En la escuela, al igual que en el hogar, la primera y a veces la única pregunta que debe
hacer el adulto lector, en este caso el maestro, sería: ¿Te gustó? ¿Qué te gustó? ¿Por qué
te gustó tal o cual cosa? o ¿por qué no te gustó? Y a partir de esa pregunta, dialogar,
comentar el carácter de los personajes, las emociones y las reflexiones que pudieron
suscitar tales o cuales episodios, los problemas que pudieron plantearse, las interrogantes
que pudieron formularse… En los grados superiores, todas estas consideraciones en torno al
cuento pueden ser llevadas al papel, escritas para ser discutidas posteriormente, y al término
de esa discusión pueden ser publicadas, incluyendo diferentes argumentaciones. De ninguna
manera las preguntas pueden tener el propósito de evaluar, sino de motivar el intercambio
de ideas en torno a un texto. Cada lector tiene derecho a opinar sobre lo que lee, y en la
escuela, el alumno tiene derecho a tener su propia interpretación del texto, que puede diferir
de la del maestro, sobre la base de una adecuada comprensión del contenido. Una vez más,
se destaca la labor del maestro para orientar al niño, guiándolo en la apreciación del cuento.

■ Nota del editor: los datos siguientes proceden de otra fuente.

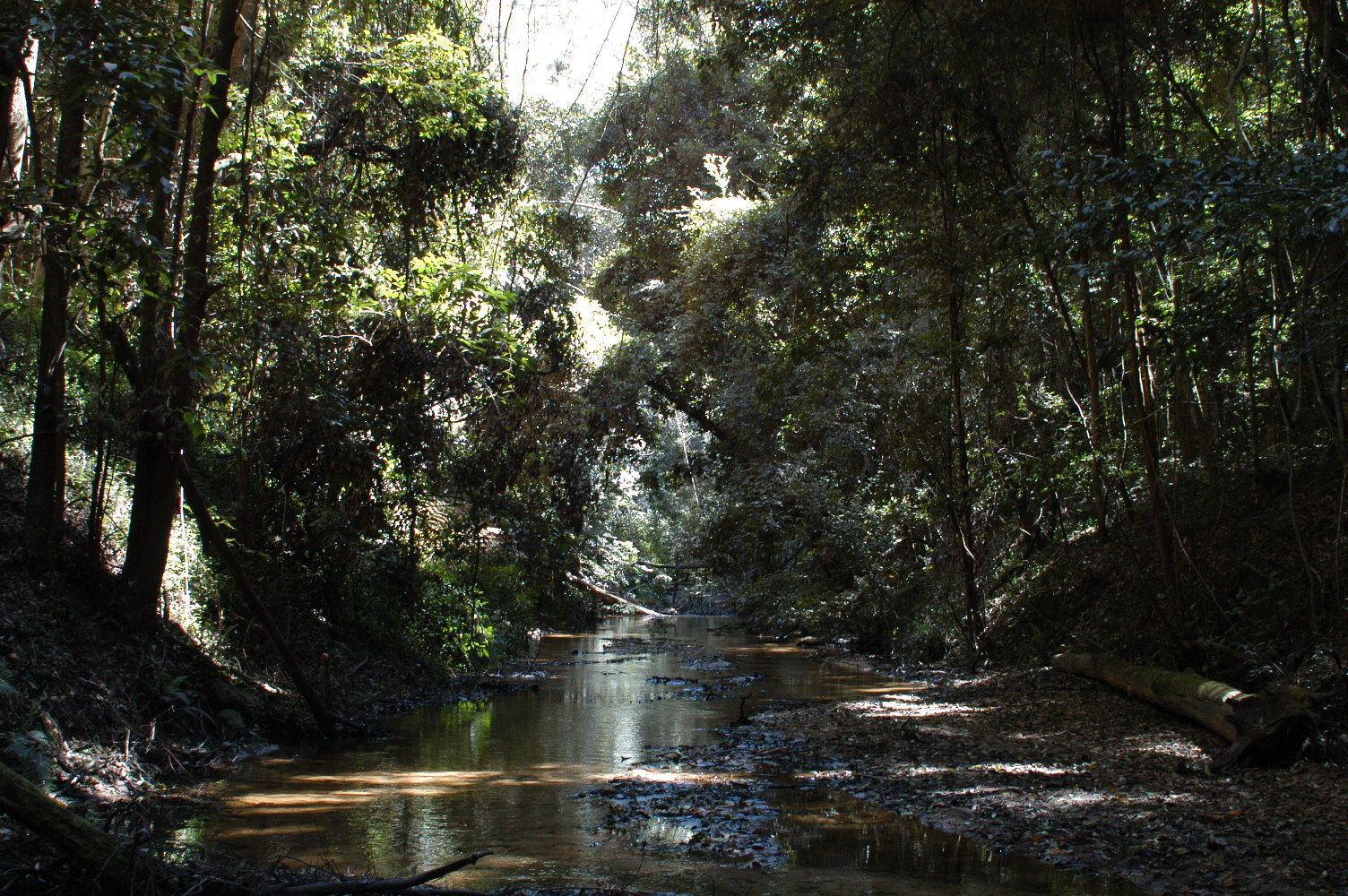 Ourimbah Creek 1
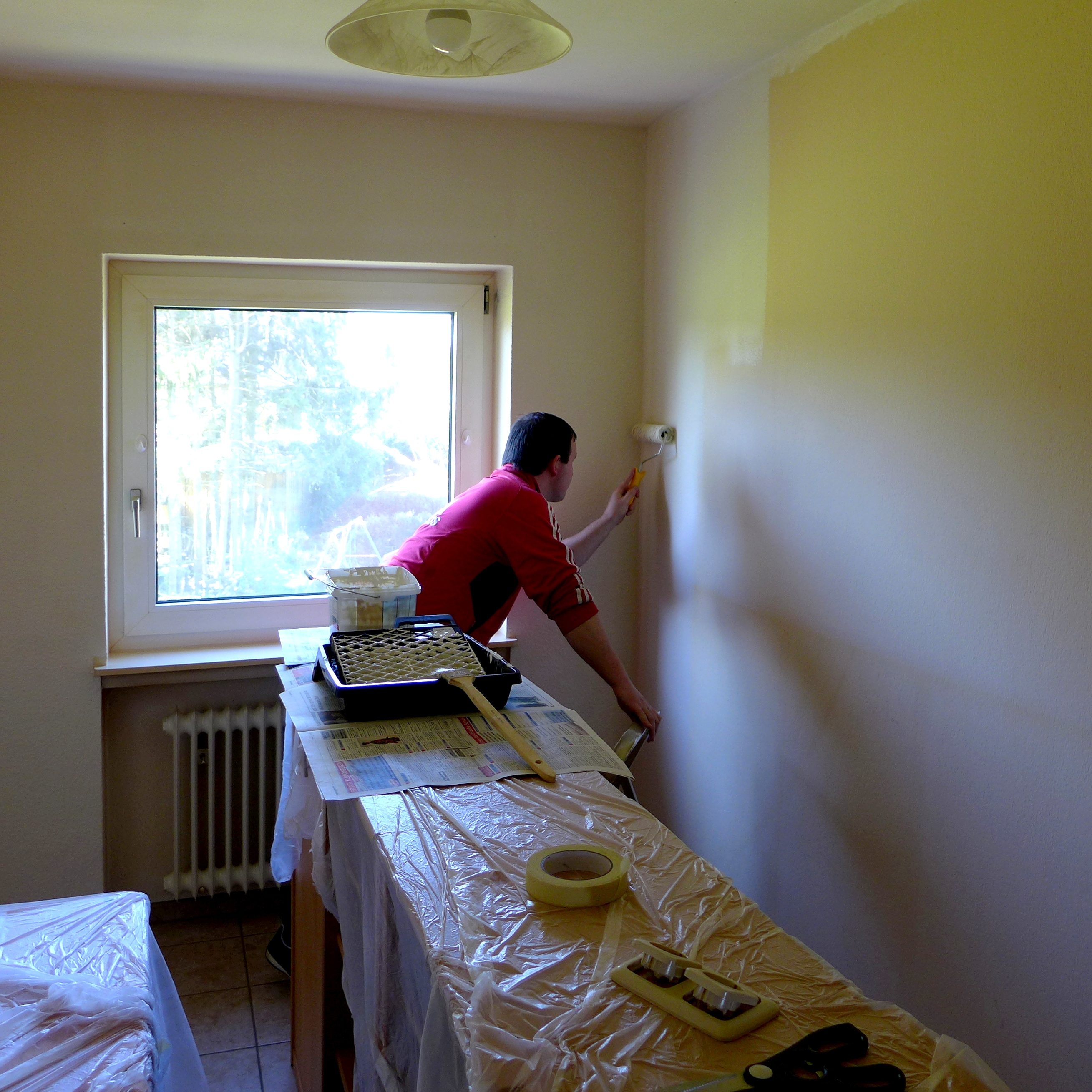 Ein Heimwerker beim Streichen einer Wand mit einem Farbroller.

9.- Tiempo y espacio para la privacidad. El buen lector ha sabido sentirse sacudido por el
impacto de un cuento. Este impacto depende de la fibra que ha tocado el cuento en la
personalidad de cada quien, de la sintonía que se ha establecido entre el autor y el lector, y
más aún, el cuestionamiento que ha provocado el texto en el lector, que ha tenido la
oportunidad de verse y de conversar consigo mismo. Este impacto es el que hace que un
texto pueda, como señala Jorge Larrosa, informarnos, deformarnos, transformarnos y en
todo caso, formarnos.
Por esto, al terminar el cuento, el maestro debe darle al niño la oportunidad de recogerse
sobre sí mismo, tener un tiempo y un espacio en que se respete su privacidad. Un tiempo y
un espacio en el que el niño pueda identificarse con un personaje, proyectarse en la trama,
reconocer figuras queridas u odiadas de su vida personal. Pero es preciso que el maestro
sepa que todo esto es intransferible, que pertenece a la intimidad del lector, intimidad que ha
sido desnudad por el relato, pero que no puede ser exhibida más que para uno mismo. En
esto radica la motivación profunda para la lectura, motivación irremplazable, que hará del
aprendiz un lector competente y apasionado. Démosle al niño unos minutos para que se
aparte de las preguntas y de las discusiones, para que se encuentre consigo mismo y con
los demás significativos para él.
10.- Después del cuento, otro cuento. Es frecuente que después de leer un cuento el
maestro quiera “aprovechar” lo leído para cumplir con objetivos programáticos. A este
respecto, reiteramos que los cuentos no deben ser “trabajados”. Los personajes o los temas
del cuento no debe ser relacionados con nada que no pertenezca al mundo de los libros.
Todos los cuentos son imaginarios, si no fuese así, no serían cuentos. Es un grave error
preguntarles a los niños qué aspectos del cuento se relacionan con su vida real, o qué
enseñanzas deja el cuento que podrían ser de utilidad en la realidad.
En el mismo sentido, no es aconsejable utilizar trozos del texto del cuento para enseñar
gramática. Si se quieren enseñar reglas ortográficas o nociones como sujeto, verbo y
predicado, adjetivos, pronombres, artículos o adverbios, lo más recomendable es tomar
trozos de otros textos, para no interferir con la postura estética que el niño adoptó al
escuchar el cuento.
Finalmente, después de un cuento, lo que cabe es leer otro cuento. Los niños que en sus
hogares cuentan con la presencia de adultos lectores, aún sin saber leer, “leen” por sí solos
o por interpósita persona, cientos de textos al año, y los resultados son notables, tanto en lo
que tiene que ver con la alfabetización inicial como con la competencia lectora. Así lo
muestra nuestra experiencia de ya una década con el proyecto “Puente”.